Answer
The limit of a polynomial function $ f\left( x \right)={{b}_{n}}{{x}^{n}}+{{b}_{n-1}}{{x}^{n-1}}+\cdots +{{b}_{1}}x+{{b}_{0}}$ is $\underset{x\to a}{\mathop{\lim }}\,f\left( x \right)=f\left( a \right)$, which is the value of the polynomial evaluated at the $ a $.
Work Step by Step
A polynomial function is a sum of monomials.
$ f\left( x \right)={{b}_{n}}{{x}^{n}}+{{b}_{n-1}}{{x}^{n-1}}+\cdots +{{b}_{1}}x+{{b}_{0}}$
Thus, to find the limit of a polynomial, find the limit of each of the monomials and add them up.
So,
$\begin{align}
& \underset{x\to a}{\mathop{\lim }}\,f\left( x \right)=\underset{x\to a}{\mathop{\lim }}\,\left( {{b}_{n}}{{x}^{n}}+{{b}_{n-1}}{{x}^{n-1}}+\cdots +{{b}_{1}}x+{{b}_{0}} \right) \\
& =\underset{x\to a}{\mathop{\lim }}\,{{b}_{n}}{{x}^{n}}+\underset{x\to a}{\mathop{\lim }}\,{{b}_{n-1}}{{x}^{n-1}}+\cdots +\underset{x\to a}{\mathop{\lim }}\,{{b}_{1}}x+\underset{x\to a}{\mathop{\lim }}\,{{b}_{0}}
\end{align}$
Use $\underset{x\to a}{\mathop{\lim }}\,c=c\ \text{with }c={{b}_{0}}$,
$\begin{align}
& \underset{x\to a}{\mathop{\lim }}\,f\left( x \right)={{b}_{n}}{{a}^{n}}+{{b}_{n-1}}{{a}^{n-1}}+\cdots +{{b}_{1}}a+{{b}_{0}} \\
& =f\left( a \right)
\end{align}$
which is equal to value of the polynomial evaluated at $ a $.

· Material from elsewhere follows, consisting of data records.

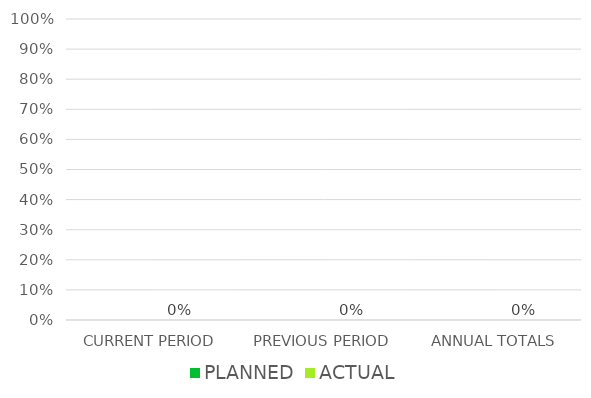
| Category | PLANNED | ACTUAL |
|---|---|---|
| CURRENT PERIOD |  | 0 |
| PREVIOUS PERIOD |  | 0 |
| ANNUAL TOTALS |  | 0 |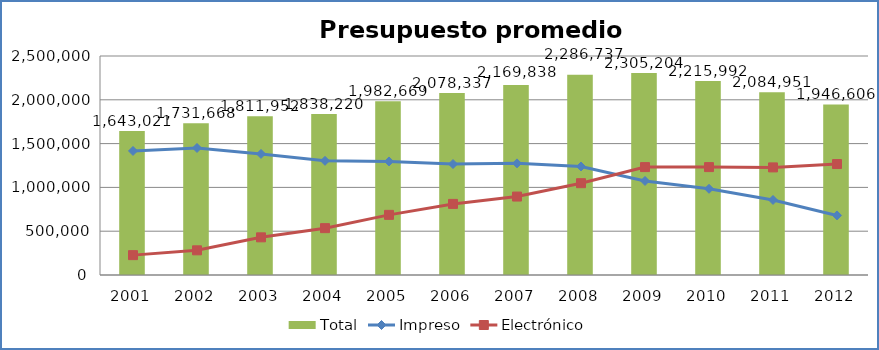
| Category | Total |
|---|---|
| 2001 | 1643021 |
| 2002 | 1731668 |
| 2003 | 1811952 |
| 2004 | 1838220 |
| 2005 | 1982669 |
| 2006 | 2078337 |
| 2007 | 2169838 |
| 2008 | 2286737 |
| 2009 | 2305204 |
| 2010 | 2215992 |
| 2011 | 2084951 |
| 2012 | 1946606 |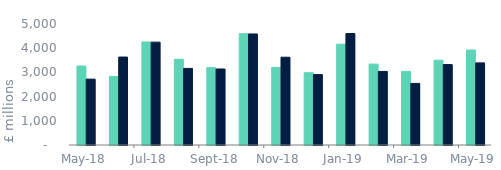
| Category | Full market | Remortgage without equity withdrawn |
|---|---|---|
| 2018-05-01 | 3262.257 | 2721.814 |
| 2018-06-01 | 2832.478 | 3633.812 |
| 2018-07-01 | 4257.972 | 4250.837 |
| 2018-08-01 | 3544.11 | 3164.571 |
| 2018-09-01 | 3196.659 | 3141.536 |
| 2018-10-01 | 4598.024 | 4589.26 |
| 2018-11-01 | 3205.305 | 3627.525 |
| 2018-12-01 | 2986.807 | 2910.33 |
| 2019-01-01 | 4165.29 | 4607.407 |
| 2019-02-01 | 3341.706 | 3040.379 |
| 2019-03-01 | 3039.154 | 2545.657 |
| 2019-04-01 | 3502.414 | 3325.208 |
| 2019-05-01 | 3924.062 | 3392.618 |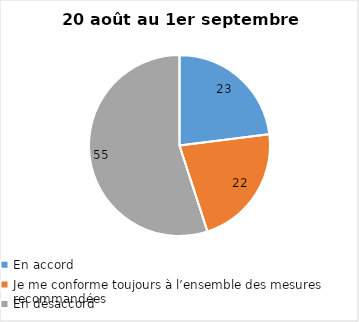
| Category | Series 0 |
|---|---|
| En accord | 23 |
| Je me conforme toujours à l’ensemble des mesures recommandées | 22 |
| En désaccord | 55 |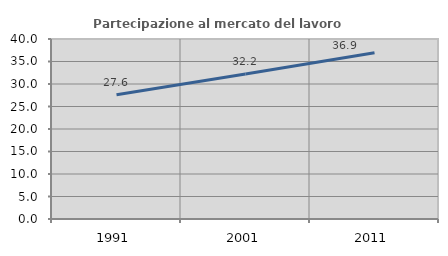
| Category | Partecipazione al mercato del lavoro  femminile |
|---|---|
| 1991.0 | 27.627 |
| 2001.0 | 32.215 |
| 2011.0 | 36.944 |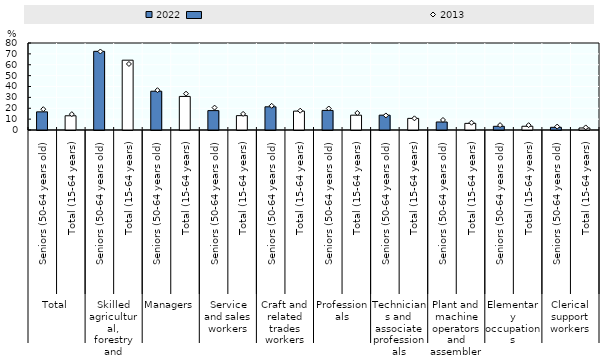
| Category | 2022 |
|---|---|
| 0 | 16.688 |
| 1 | 13.077 |
| 2 | 72.333 |
| 3 | 64.207 |
| 4 | 35.656 |
| 5 | 30.867 |
| 6 | 17.824 |
| 7 | 13.205 |
| 8 | 21.331 |
| 9 | 17.37 |
| 10 | 18.004 |
| 11 | 13.626 |
| 12 | 13.645 |
| 13 | 10.677 |
| 14 | 7.372 |
| 15 | 6.079 |
| 16 | 3.382 |
| 17 | 3.432 |
| 18 | 2.462 |
| 19 | 1.86 |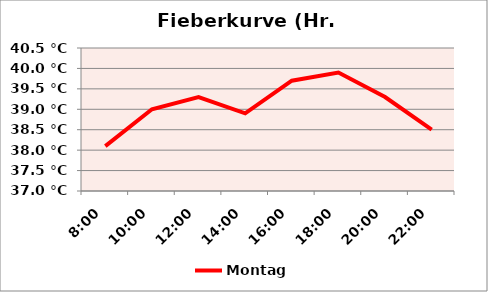
| Category | Montag |
|---|---|
| 0.3333333333333333 | 38.1 |
| 0.4166666666666667 | 39 |
| 0.5 | 39.3 |
| 0.583333333333333 | 38.9 |
| 0.666666666666666 | 39.7 |
| 0.75 | 39.9 |
| 0.833333333333333 | 39.3 |
| 0.916666666666667 | 38.5 |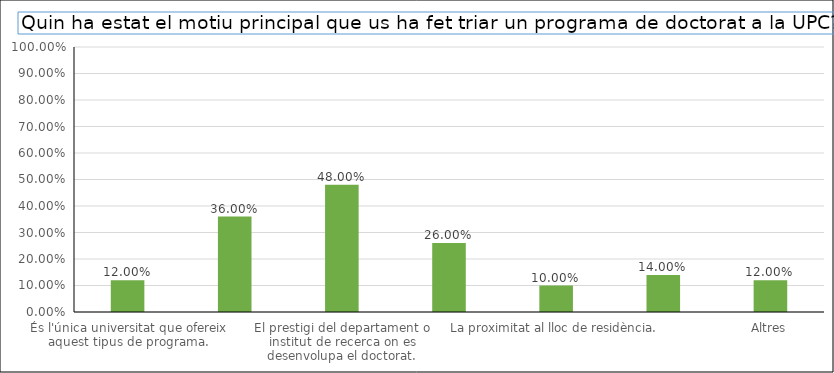
| Category | Series 0 |
|---|---|
| És l'única universitat que ofereix aquest tipus de programa. | 0.12 |
| El prestigi de la UPC. | 0.36 |
| El prestigi del departament o institut de recerca on es desenvolupa el doctorat. | 0.48 |
| El prestigi i la temàtica del grup de recerca. | 0.26 |
| La proximitat al lloc de residència. | 0.1 |
| Treballar a la UPC. | 0.14 |
| Altres | 0.12 |

Thus, if $ f $ is a polynomial function, then $\underset{x\to a}{\mathop{\lim }}\,f\left( x \right)=f\left( a \right)$ for any number $ a $.
For example, $ f\left( x \right)={{x}^{3}}-2{{x}^{2}}+x+3$
$\begin{align}
& \underset{x\to 0}{\mathop{\lim }}\,f\left( x \right)=\underset{x\to 0}{\mathop{\lim }}\,\left( {{x}^{3}}-2{{x}^{2}}+x+3 \right) \\
& =\underset{x\to 0}{\mathop{\lim }}\,{{x}^{3}}-\underset{x\to 0}{\mathop{\lim }}\,2{{x}^{2}}+\underset{x\to 0}{\mathop{\lim }}\,x+\underset{x\to 0}{\mathop{\lim }}\,3 \\
& ={{0}^{3}}-2\times {{0}^{2}}+0+3 \\
& =0-0+0+3 \\
& =3
\end{align}$